### DATA TO PROCESS ###

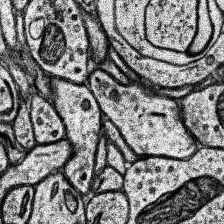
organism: Human
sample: Temporal Lobe
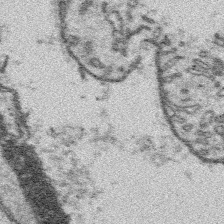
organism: Platynereis dumerilii
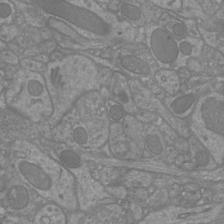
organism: Mouse
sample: Cortical neurons
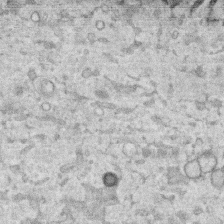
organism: Human
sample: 1205lu cells
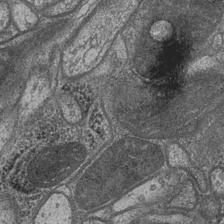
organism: Drosophila
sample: Optic medulla
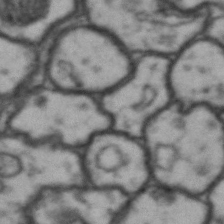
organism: Drosophila
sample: Brain
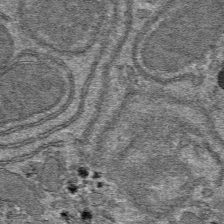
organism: Mouse
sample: Mouse hepatocytes
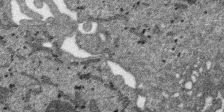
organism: Human
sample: Lung epithelial cells infected with SARS-CoV-2
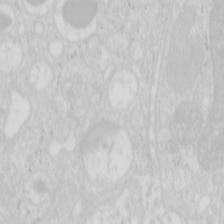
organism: Mouse
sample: Pancreas
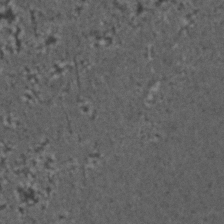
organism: C. elegans
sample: C. elegans embryo
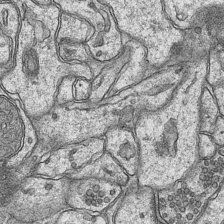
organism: Mouse
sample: CA1 Hippocampus
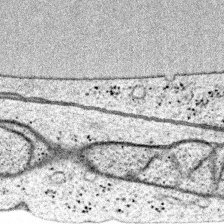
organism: Human
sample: HeLa cells
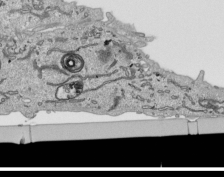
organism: Human
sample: Mitochondria in HCT116 cells
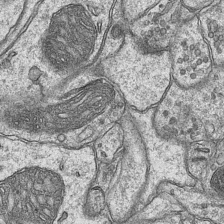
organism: Mouse
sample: CA1 Hippocampus
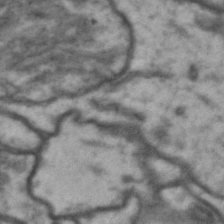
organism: Drosophila
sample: Brain
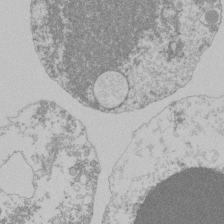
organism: Mouse
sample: Activated Pmel transgenic CD8+ T Cells
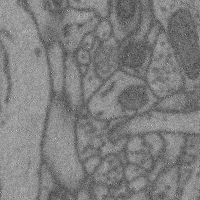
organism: Mouse
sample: Cerebral cortex
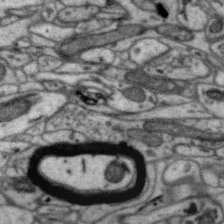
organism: Zebra finch
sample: Brain
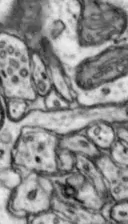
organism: Mouse
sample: Nucleus accumbens
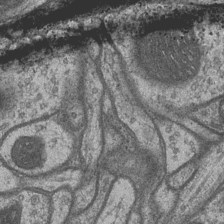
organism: Drosophila
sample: Optic medulla
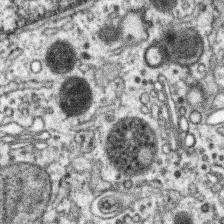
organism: Human
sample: HeLa cells
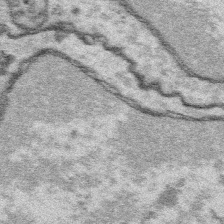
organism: Platynereis dumerilii
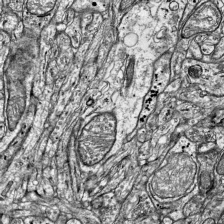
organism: Mouse
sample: Visual Cortex
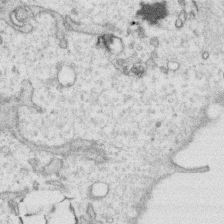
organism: Human
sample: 1205lu cells
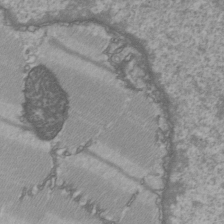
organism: C57BL Mouse
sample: Heart
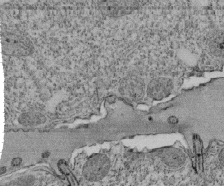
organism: Tetrahymena
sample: Cilia in tetrahymena
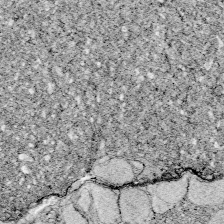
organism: Zebrafish
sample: Whole-Brain
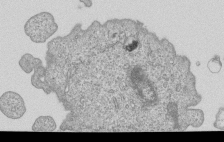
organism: Human
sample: MDA-MB-231 cells
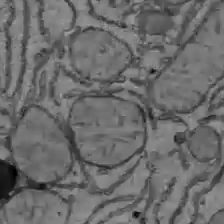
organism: C57BL Mouse
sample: Liver
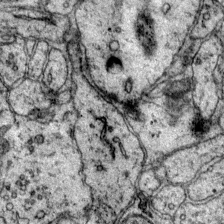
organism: Mouse
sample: Primary visual cortex
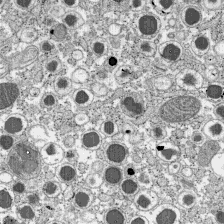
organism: C57BL Mouse
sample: Pancreatic islet
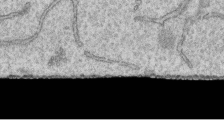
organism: Human
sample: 1205lu cells
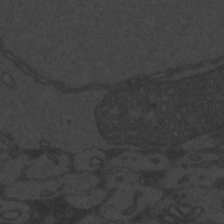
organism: Zebrafish
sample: Macrophage infected with Toxoplasma gondii
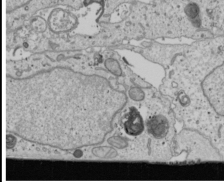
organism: Human
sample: Mitochondria in U2OS cells
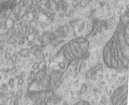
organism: Human
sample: Centriole in RPE cells
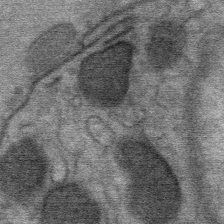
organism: Mouse
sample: Mouse Salivary gland
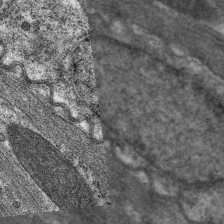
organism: C. elegans
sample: Pharynx
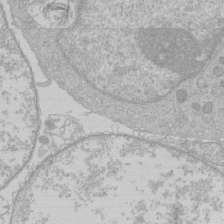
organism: Human
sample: Macrophage cells
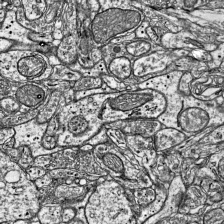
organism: Mouse
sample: Visual Cortex
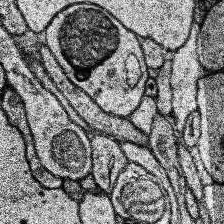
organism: Human
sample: Temporal Lobe
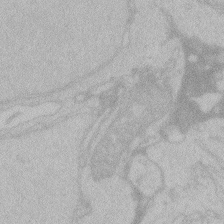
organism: Zebrafish
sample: Macrophage infected with Toxoplasma gondii
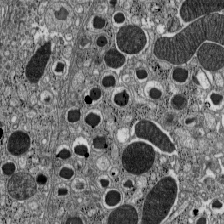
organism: C57BL Mouse
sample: Pancreatic islet
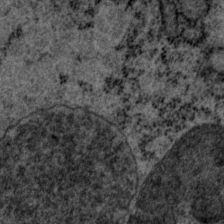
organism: P. pacificus
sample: Pharynx
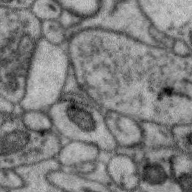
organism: Zebra finch
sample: Brain
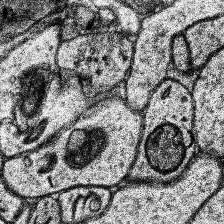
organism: Human
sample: Temporal Lobe
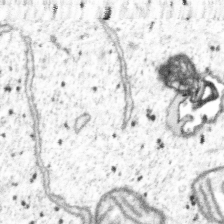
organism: Human
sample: HeLa cells
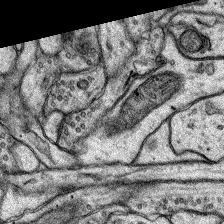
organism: Rat
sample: Hippocampus
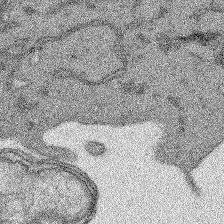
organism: Human
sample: HeLa cells
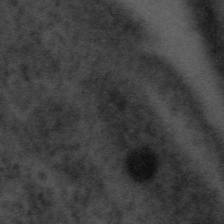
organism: Tuwongella immobilis
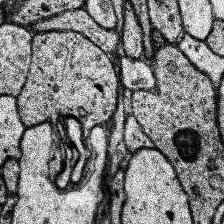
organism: Human
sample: Temporal Lobe
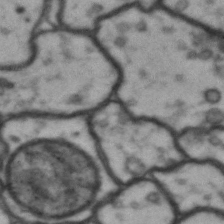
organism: Drosophila
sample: Brain
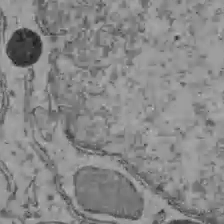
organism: C57BL Mouse
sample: Liver
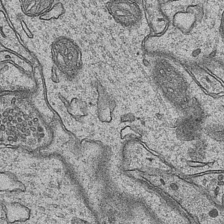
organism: Mouse
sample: CA1 Hippocampus
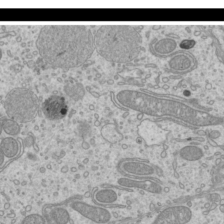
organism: Mouse
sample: Cilia; mouse epididymis
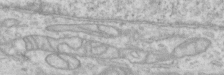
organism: Human
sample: Centriole in RPE cells
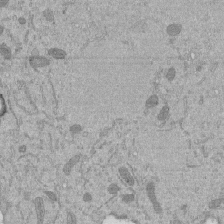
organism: Mouse
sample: ED-1 cell nuclei; centrioles
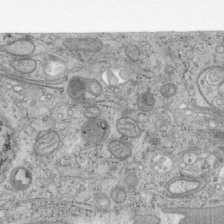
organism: Human
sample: HeLa cells
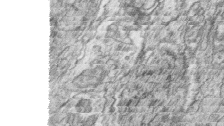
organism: Zebrafish
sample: synaptic ribbons in rod cells and cone cells
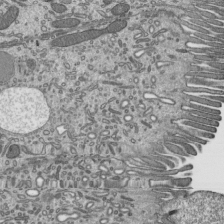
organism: Mouse
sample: Mouse epididymis efferent ductule cilia
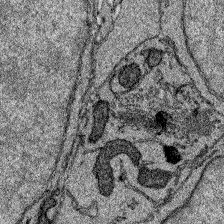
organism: Zebrafish
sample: Larval olfactory bulb
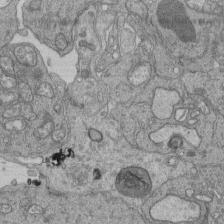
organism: Human
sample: Retinal organoid Rod and Cone cells
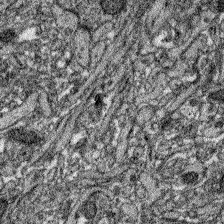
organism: Zebrafish
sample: Larval olfactory bulb
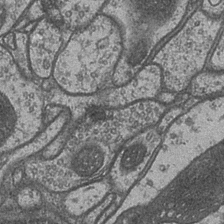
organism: Drosophila
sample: Optic medulla
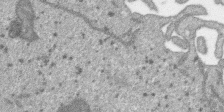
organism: Human
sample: Lung epithelial cells infected with SARS-CoV-2
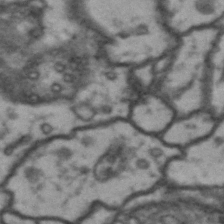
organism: Drosophila
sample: Brain
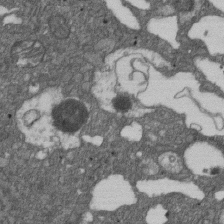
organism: Drosophila
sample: Nephrocyte
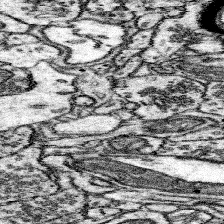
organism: Mouse
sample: Somatosensory cortex neuropil
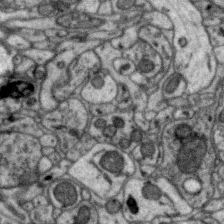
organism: Zebra finch
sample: Brain
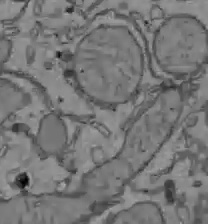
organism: C57BL Mouse
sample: Liver

###

Copy out each line of the data exactly as it reads; skip the pictures.

WRITTEN RESPONSE
organism: Human
sample: Temporal Lobe
organism: Platynereis dumerilii
organism: Mouse
sample: Cortical neurons
organism: Human
sample: 1205lu cells
organism: Drosophila
sample: Optic medulla
organism: Drosophila
sample: Brain
organism: Mouse
sample: Mouse hepatocytes
organism: Human
sample: Lung epithelial cells infected with SARS-CoV-2
organism: Mouse
sample: Pancreas
organism: C. elegans
sample: C. elegans embryo
organism: Mouse
sample: CA1 Hippocampus
organism: Human
sample: HeLa cells
organism: Human
sample: Mitochondria in HCT116 cells
organism: Mouse
sample: CA1 Hippocampus
organism: Drosophila
sample: Brain
organism: Mouse
sample: Activated Pmel transgenic CD8+ T Cells
organism: Mouse
sample: Cerebral cortex
organism: Zebra finch
sample: Brain
organism: Mouse
sample: Nucleus accumbens
organism: Drosophila
sample: Optic medulla
organism: Human
sample: HeLa cells
organism: Platynereis dumerilii
organism: Mouse
sample: Visual Cortex
organism: Human
sample: 1205lu cells
organism: C57BL Mouse
sample: Heart
organism: Tetrahymena
sample: Cilia in tetrahymena
organism: Zebrafish
sample: Whole-Brain
organism: Human
sample: MDA-MB-231 cells
organism: C57BL Mouse
sample: Liver
organism: Mouse
sample: Primary visual cortex
organism: C57BL Mouse
sample: Pancreatic islet
organism: Human
sample: 1205lu cells
organism: Zebrafish
sample: Macrophage infected with Toxoplasma gondii
organism: Human
sample: Mitochondria in U2OS cells
organism: Human
sample: Centriole in RPE cells
organism: Mouse
sample: Mouse Salivary gland
organism: C. elegans
sample: Pharynx
organism: Human
sample: Macrophage cells
organism: Mouse
sample: Visual Cortex
organism: Human
sample: Temporal Lobe
organism: Zebrafish
sample: Macrophage infected with Toxoplasma gondii
organism: C57BL Mouse
sample: Pancreatic islet
organism: P. pacificus
sample: Pharynx
organism: Zebra finch
sample: Brain
organism: Human
sample: Temporal Lobe
organism: Human
sample: HeLa cells
organism: Rat
sample: Hippocampus
organism: Human
sample: HeLa cells
organism: Tuwongella immobilis
organism: Human
sample: Temporal Lobe
organism: Drosophila
sample: Brain
organism: C57BL Mouse
sample: Liver
organism: Mouse
sample: CA1 Hippocampus
organism: Mouse
sample: Cilia; mouse epididymis
organism: Human
sample: Centriole in RPE cells
organism: Mouse
sample: ED-1 cell nuclei; centrioles
organism: Human
sample: HeLa cells
organism: Zebrafish
sample: synaptic ribbons in rod cells and cone cells
organism: Mouse
sample: Mouse epididymis efferent ductule cilia
organism: Zebrafish
sample: Larval olfactory bulb
organism: Human
sample: Retinal organoid Rod and Cone cells
organism: Zebrafish
sample: Larval olfactory bulb
organism: Drosophila
sample: Optic medulla
organism: Human
sample: Lung epithelial cells infected with SARS-CoV-2
organism: Drosophila
sample: Brain
organism: Drosophila
sample: Nephrocyte
organism: Mouse
sample: Somatosensory cortex neuropil
organism: Zebra finch
sample: Brain
organism: C57BL Mouse
sample: Liver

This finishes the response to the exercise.